From the view of structure/topology reorganization, most subsystems of SCPS, especially these redundant subsystems, have similar control logics/operations, i.e., finding the best successor, disconnecting, waiting and synchronizing. With the increasing of the scale, SCPS has more similar subsystems and it is easier to have small . The reliability equations show that it can improve the reliability of SCPS by decoupling the similar control logics and moving them to a special manager subsystem. SDA can simplify the management of version consistency and improve the utilization of resource. Moreover, SDA can also reduce the differences in behavior that caused by diversity, which can improve the stability and predictability. The greatest advantage of SAD is that we can design a formal programmable contract, and the manager can adjust the behavior of subsystems according to the contract. Furthermore, the coordinator subsystem can generate a new service to coordinate the temporary team. As most of contract validation are the same, i.e., the grammar checking, and the compilation (if we use bytecode supported language like the java), the integration of these codes can significantly improve the dependability of contract and simplify the normal functional logic.
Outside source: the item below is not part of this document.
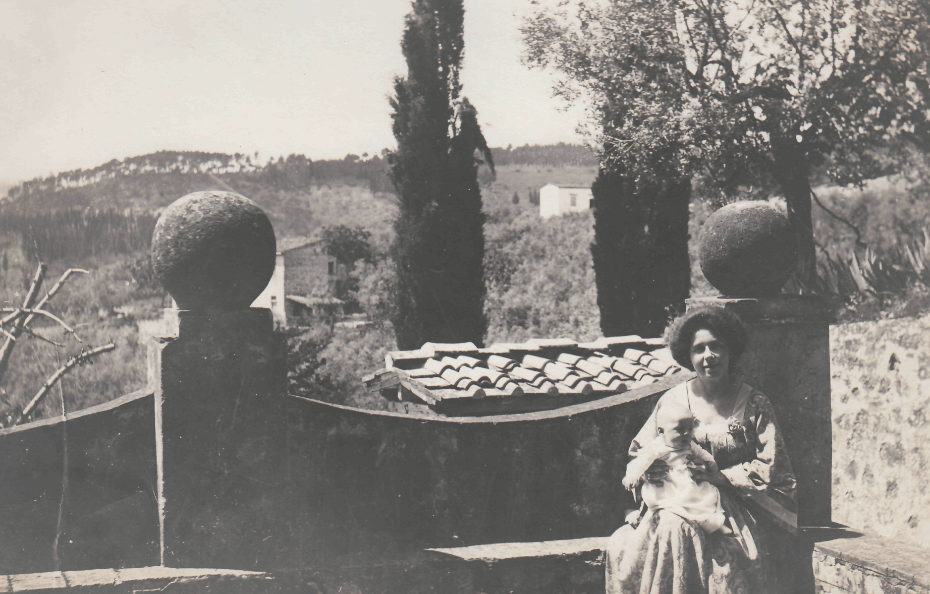 Ilse Kiessling und Benvenuto Kiessling in Fiesole

3.4. Summary of the Dependable SCPS Architecture and Organization
In this section, we survey the technologies/methodologies to design a dependable self-adaptive architecture. Obviously, it is impossible to achieve the dynamic adaptation in a changeable environment with static architecture and predefined rules. Hence, we need to design a dynamic and flexible architecture for SCPS. With a dynamic architecture, SCPS can generate the optimal solution for each adaptation decision by selecting the best subsystems and arranging them with an optimal organization. For engineering, we need to follow the methodologies of decoupling, abstraction and design diversity, design a formal compositional architecture, and improve the C&C of heterogeneous subsystems. Therefore, we can be able to build a dependable SCPS.
Reducing complexity and using simplicity to control complexity are the core methodology to improve the dependable SCPS at architecture level. Decoupling and abstraction are the cornerstones of these technologies and are wildly applied in architecture design. With the increasing scale of SCPS, organization management becomes more and more important. Decoupling the control logic of self-organization from functional/business logic is an inevitable trend, such as ABSA and SDA. Considering the limited resources of a single subsystem, the roles of subsystem will be subdivided and subsystems just focus on partial tasks, such as fault detection and fault diagnose. The architecture with multi-role subsystems will be a natural solution to SCPS. Hence, we can design heterogeneous subsystems with specified infrastructures (hardware and software) to perfectly match the requirements of roles.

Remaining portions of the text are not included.